刘庆和 《2013-夏》 纸本水墨 300×150cm 2013
 
“符号”的力量已经力不从心

上世纪九十年代初,开始向当时的中国人呈现一种不一样的“水墨”作品的刘庆和,是最早进行水墨实验的艺术家之一。从《隔岸》到《向阳花》,刘庆和的画面中少了“传统”,多了“摩登”。那些还能依稀看到古典书袋的山山水水在他的新作中几乎绝迹,而时髦女郎则愈发成为画面的重点。

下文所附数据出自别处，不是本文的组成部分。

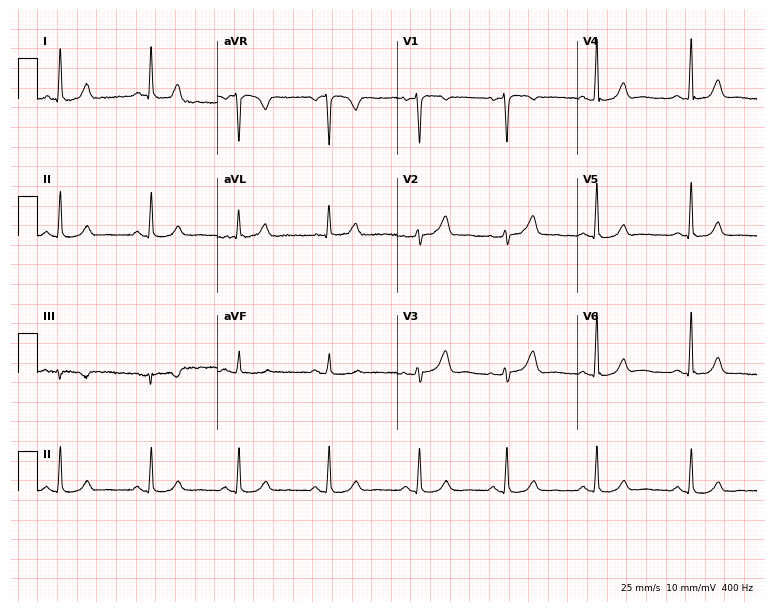
12-lead ECG (7.3-second recording at 400 Hz) from a 60-year-old female. Labelled as a normal ECG.

而这个女郎并不是“符号”。刘庆和说,时至今日,单一的“符号”已经无法表达当下这个瞬息万变的社会。他笔下的女郎,那些着装甚少,面目呆滞茫然的女郎,并不是一种试图刻下“刘庆和”烙印的符号,而是一种带有时代关怀的出口。从《娃哈哈》里带有自己童年形象的无忧无虑的时代,到《向阳花》里充满暗示的在阳光下萎缩变质的女孩,再到《新发地》里那些都可以找到原型的都市女郎,用一条属于刘庆和的线索,串起了一代人的童年记忆、成长观察与反思。
在这样的线索中,刘庆和带着观众进行着对自己的“回访”。他面对过去的自己,他面对现在的社会。天真和童趣在时光流逝中步入不可捉摸的“成长”。总有一些无法预知的瞬间改变着成长的轨迹,而在刘庆和留下的大片空白中,所有的可能性都被隐没,又在浮现。

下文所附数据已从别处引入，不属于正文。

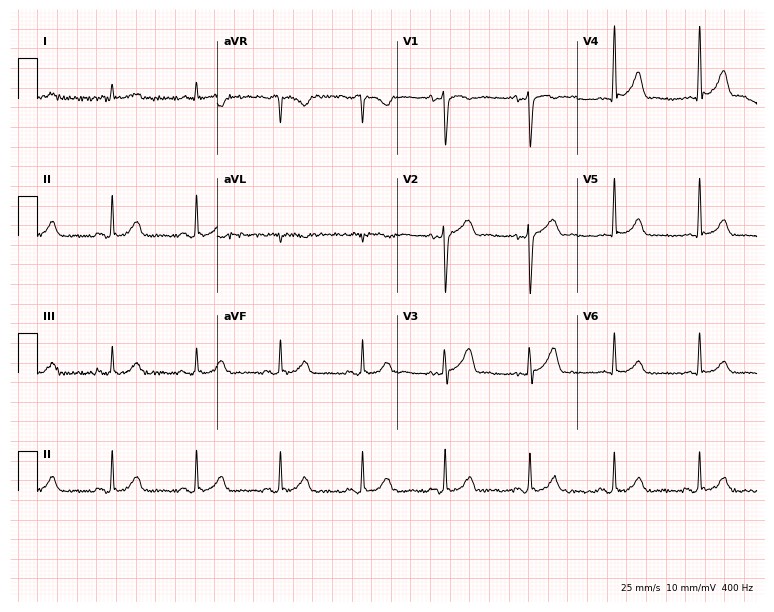
Standard 12-lead ECG recorded from a 65-year-old man (7.3-second recording at 400 Hz). Read as a normal ECG.

刘庆和 《新发地》组合 2013 纸本设色水墨 750×100cm×15 现场图
 
沉重的“伪情色”

那些裸露的女郎,那些“虚伪”的情色,在刘庆和的笔下氤氲着沉重的气息。如果说刘庆和之前的作品中典型的笔法特征是他的符号,那么现在这种符号被放大为一种难以言说的气氛,在这种气氛里,童年的欢笑与刺痛的成长经验都被一种巨大的伤感所吞噬,在那些背景被极度简化的画面中,观众能感受到城市化的视觉压力、事出突然的情感压力或背叛道德的情感压力。
刘庆和说,现在的自己在努力完成各种各样的减法,在努力回归最淳朴的笔法。他说自己越来越关注自我,越来越希望表达自己的感觉。而我们看到,在他的新作品中,“我”被置于一个不可能回去的童年,或者是一幅生活百态图的对面,这个“我”在回忆过去,在皱着眉头打量现在。不可否认,刘庆和的画面中那些穿着暴露的女郎很容易让人联想到“色情”,而这种“色情”,却总在传递着对成长或时代思考的沉重。

刘庆和 《朵朵》 纸本水墨设色 100×545cm 2013
 
Hi艺术=Hi 刘庆和=刘

从“向前赶”到“往回走”

Hi:这次“向阳花”展览的作品全是新作吗?是分系列创作的吗?
刘:大部分是近期创作的。说到系列,其实题目都是后来起的,我不太习惯主题先行,只是创作的面貌和预想的感受大体上一致就可以了。比如这次展览中的《娃哈哈》、《向阳花》和《新发地》等作品。比较早的思路是想呈现那种阳光哺育下茁壮成长的“时代”,为什么说是时代,就是因为意味着已经过去。具体到形象上就是一群戴着军帽、系着红领巾的好少年们。那是我在脑子里挥之不去的画面,看似我们是被关注的一代,实际上又是被忽略的一代。思想是集体的,留下的是时代的痕迹。然后时过境迁,多少年过去后,朵朵向阳花已经出落到各自不同的成长路上,职业和当年的阳光哺育没什么关系了。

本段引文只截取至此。